Feminisme Jurisprudence mempengaruhi pemikiran hukum dalam setiap bidang hukum, diantaranya hubungan rumah tangga seperti perkawinan, perceraian dan keluarga, kekerasan dalam rumah tangga, pekerjaan, pelecehan seksual, hak-hak sipil, perpajakan, hak asasi manusia, dan hak-hak reproduksi.
Feminisme Jurisprudence mendorong emansipatoris kaum perempuan dibidang hukum di Indonesia, yaitu dimana kaum perempuan banyak melakukan usaha perubahan kearah kesetaraan gender di Indonesia telah mulai terasa dengan segala polemiknya. Usaha pembuatan Rancangan Undang-Undang seperti perlindungan kekerasan dalam rumah tangga, perlindungan pekerja wanita migran, perlindungan korban anak perempuan telah diperjuangkan. Berdirinya lembaga-lembaga yang memperjuangkan hak-hak perempuan dan LSM banyak menyadarkan kaum perempuan atas adanya struktur dominasi kaum laki-laki yang tertanam didalam pikiran, struktur dan budaya dengan melakukan kajian kritis terhadap berbagai produk kebijakan yang tidak berperspektif gender serta melakukan berbagai upaya untuk mengadvokasi usulan-usulan perubahan kebijakan dalam berbagai bentuk seperti, dialog publik, seminar, talkshow, dan loka karya.    

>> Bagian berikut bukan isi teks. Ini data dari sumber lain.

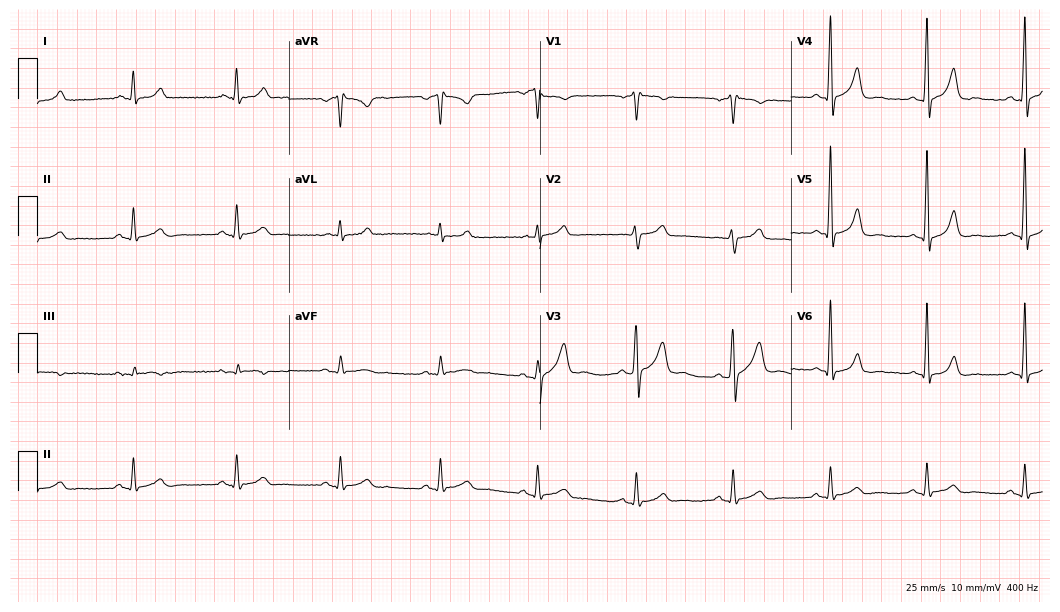
Resting 12-lead electrocardiogram (10.2-second recording at 400 Hz). Patient: a male, 52 years old. Read as a normal ECG.

Melalui pendekatan di atas, nampaknya sudah sejak lama upaya berkaitan dengan kesetaraan gender diperjuangkan. Terlepas dari apakah seseorang akan cenderung pada salah satu isme, tetapi perjuangan para pegiat gender melalui feminisme terbukti sedikit demi sedikit dan perlahan-lahan telah mengubah persepsi, pemahaman, dan perlakuan masyarakat secara luas.

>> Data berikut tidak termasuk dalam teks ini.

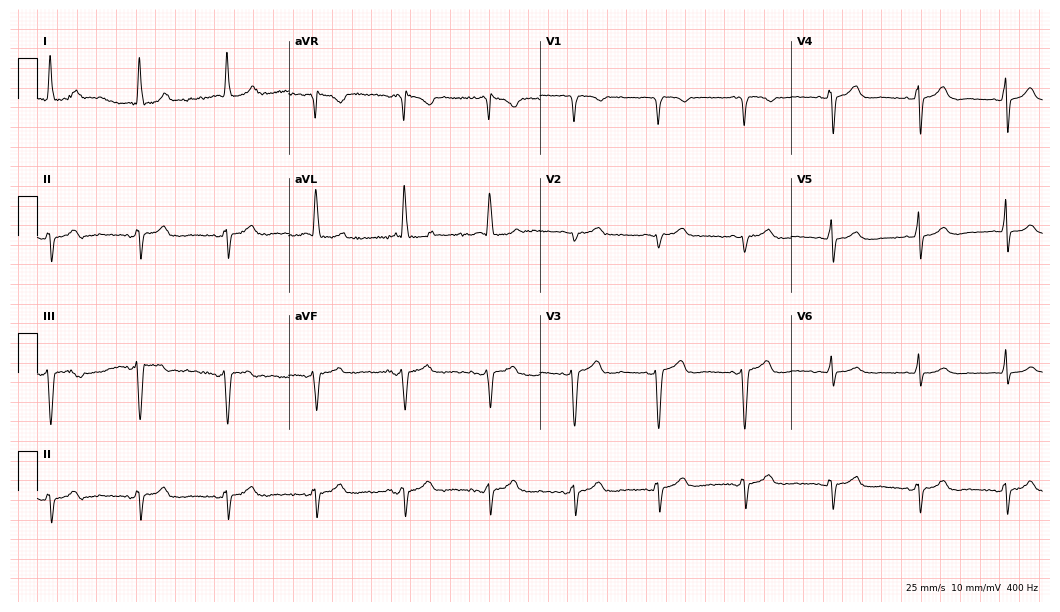
Standard 12-lead ECG recorded from a 77-year-old female. None of these six findings is recorded: first-degree AV block, right bundle branch block, left bundle branch block, sinus bradycardia, atrial fibrillation, sinus tachycardia. Findings outside these six are not listed.

Setidaknya dibidang perundang-undangan, Indonesia mempunyai Undang-Undang Penghapusan Kekerasan dalam Rumah Tangga (PKDRT), Undang-Undang Perlindungan Anak, Undang-Undang Trafficking, Undang-Undang Partai Politik dan Pemilu, Undang-Undang Kewarganegaraan, Undang-Undang Pornografi, rencana revisi Undang-Undang Perkawinan, dan lain-lain.
Meski demikian, beberapa perundangan tersebut masih memerlukan kajian gender yang lebih mendalam, terutama soal implementasi di lapangan. Dengan demikian, untuk mencapai tujuan tersebut, kaum perempuan tetap harus mengoptimalkan kemampuannya agar menjadi sumber daya manusia yang potensial.
Hal itu bisa membuat persepsi, eksistensi, dan peluang perempuan yang telah terstruktur dalam masyarakat menjadi makin terbuka, termasuk membangun kaum ibu melalui pembangunan keluarga berkualitas.
Lahirnya Undang-Undang Nomor 23 Tahun 2004 tentang Penghapusan Kekerasan Dalam Rumah Tangga adalah perjuangan politik kaum feminisme untuk memasukkan suara wanita kedalam aturan hukum, sehingga wanita bebas dari segala tindakan kekerasan dan diskriminasi, karena bahwa korban kekerasan banyak terjadi pada perempuan, sehingga perempuan harus mendapat perlindungan dari negara dan/atau masyarakat agar terhindar dan terbebas dari kekerasan atau ancaman kekerasan, penyiksaan, atau perlakuan yang merendahkan derajat dan martabat kemanusiaan.